Sure, they can test for an at-rule and miss a descriptor, but the same is true of existing property tests; you can easily test for a simple version of a property and fail to realize that the more complex version you're using in your actual styles isn't supported. That's a risk authors take when they're weighing the competing concerns of terseness/readability vs accuracy, and it's not something we need to work *too* hard to protect people from, imo.

(Fun fact: an early proposal for @supports, way back when, worked by having *no* test in the prelude; instead you tagged individual properties in the contained styles with a !keyword, and it matched based on whether those properties parsed or not. No repetition at all, but what was being matched was a lot less clear up-front.)

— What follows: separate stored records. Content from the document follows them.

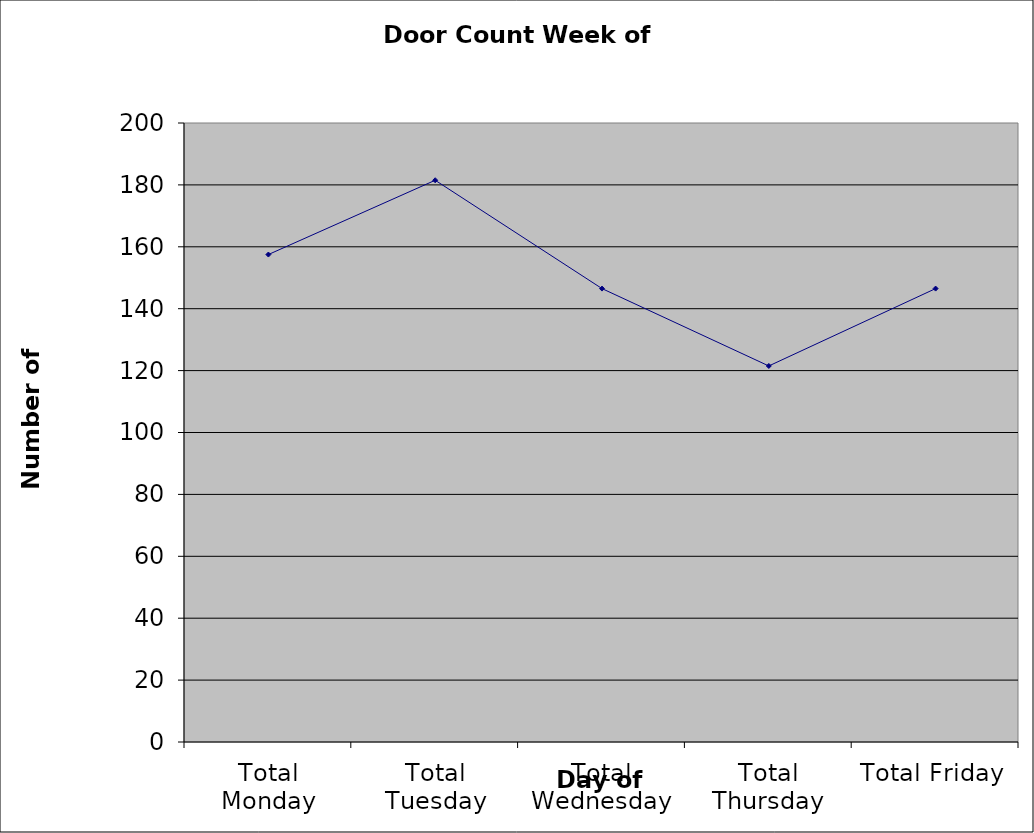
| Category | Series 0 |
|---|---|
| Total Monday | 157.5 |
| Total Tuesday | 181.5 |
| Total Wednesday | 146.5 |
| Total Thursday | 121.5 |
| Total Friday | 146.5 |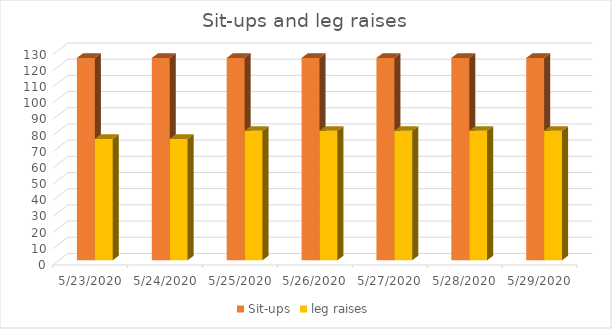
| Category | Sit-ups | leg raises |
|---|---|---|
| 5/23/20 | 125 | 75 |
| 5/24/20 | 125 | 75 |
| 5/25/20 | 125 | 80 |
| 5/26/20 | 125 | 80 |
| 5/27/20 | 125 | 80 |
| 5/28/20 | 125 | 80 |
| 5/29/20 | 125 | 80 |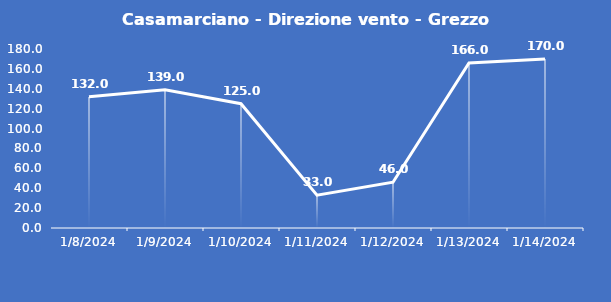
| Category | Casamarciano - Direzione vento - Grezzo (°N) |
|---|---|
| 1/8/24 | 132 |
| 1/9/24 | 139 |
| 1/10/24 | 125 |
| 1/11/24 | 33 |
| 1/12/24 | 46 |
| 1/13/24 | 166 |
| 1/14/24 | 170 |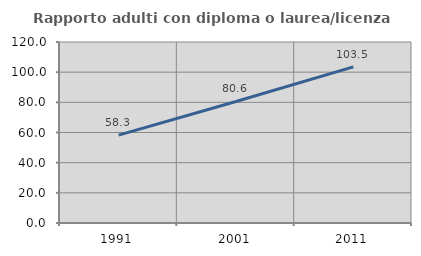
| Category | Rapporto adulti con diploma o laurea/licenza media  |
|---|---|
| 1991.0 | 58.292 |
| 2001.0 | 80.559 |
| 2011.0 | 103.482 |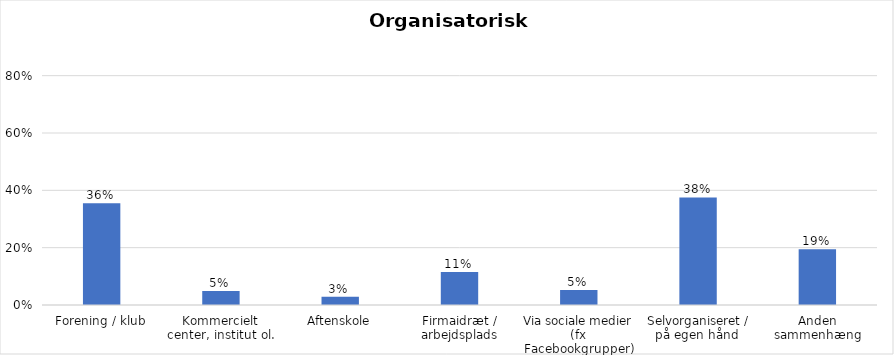
| Category | % |
|---|---|
| Forening / klub | 0.355 |
| Kommercielt center, institut ol. | 0.049 |
| Aftenskole | 0.029 |
| Firmaidræt / arbejdsplads | 0.115 |
| Via sociale medier (fx Facebookgrupper) | 0.052 |
| Selvorganiseret / på egen hånd  | 0.375 |
| Anden sammenhæng | 0.194 |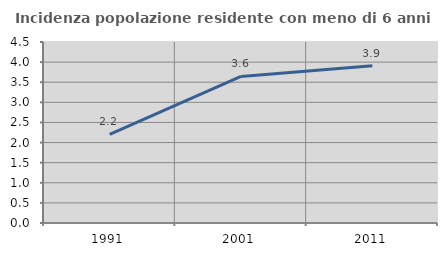
| Category | Incidenza popolazione residente con meno di 6 anni |
|---|---|
| 1991.0 | 2.201 |
| 2001.0 | 3.642 |
| 2011.0 | 3.909 |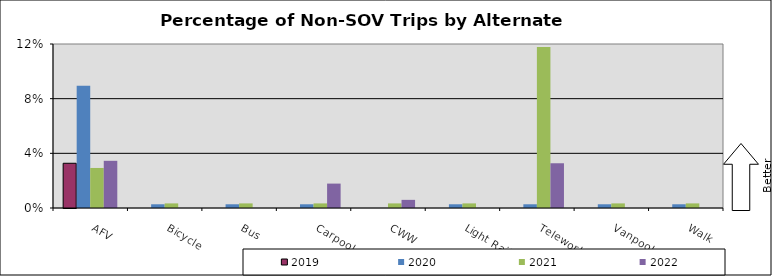
| Category | 2019 | 2020 | 2021 | 2022 |
|---|---|---|---|---|
| AFV | 0.033 | 0.089 | 0.029 | 0.035 |
| Bicycle | 0 | 0.003 | 0.003 | 0 |
| Bus | 0 | 0.003 | 0.003 | 0 |
| Carpool | 0 | 0.003 | 0.003 | 0.018 |
| CWW | 0 | 0 | 0.003 | 0.006 |
| Light Rail | 0 | 0.003 | 0.003 | 0 |
| Telework | 0 | 0.003 | 0.118 | 0.033 |
| Vanpool | 0 | 0.003 | 0.003 | 0 |
| Walk | 0 | 0.003 | 0.003 | 0 |

I think the trade-off of accuracy vs terseness in allowing just the at-rule name is reasonable here. *Most* of the time, the mere presence of the at-rule is a sufficient test. When there have been gradual upgrades to an at-rule's feature set and you need to discriminate between support levels, the full-fat version of the query is there for you, but I don't think we need to force that on everyone the rest of the time. For example, I do not want people to have to write out that full `@counter-style` example just to test if the at-rule is allowed at all; that's way excessive.

(Properties, on the other hand, change their value set pretty regularly, and are a lot shorter to write, so the trade-offs of requiring the full `(prop: val)` over a simple `(prop)` isn't nearly as onerous.)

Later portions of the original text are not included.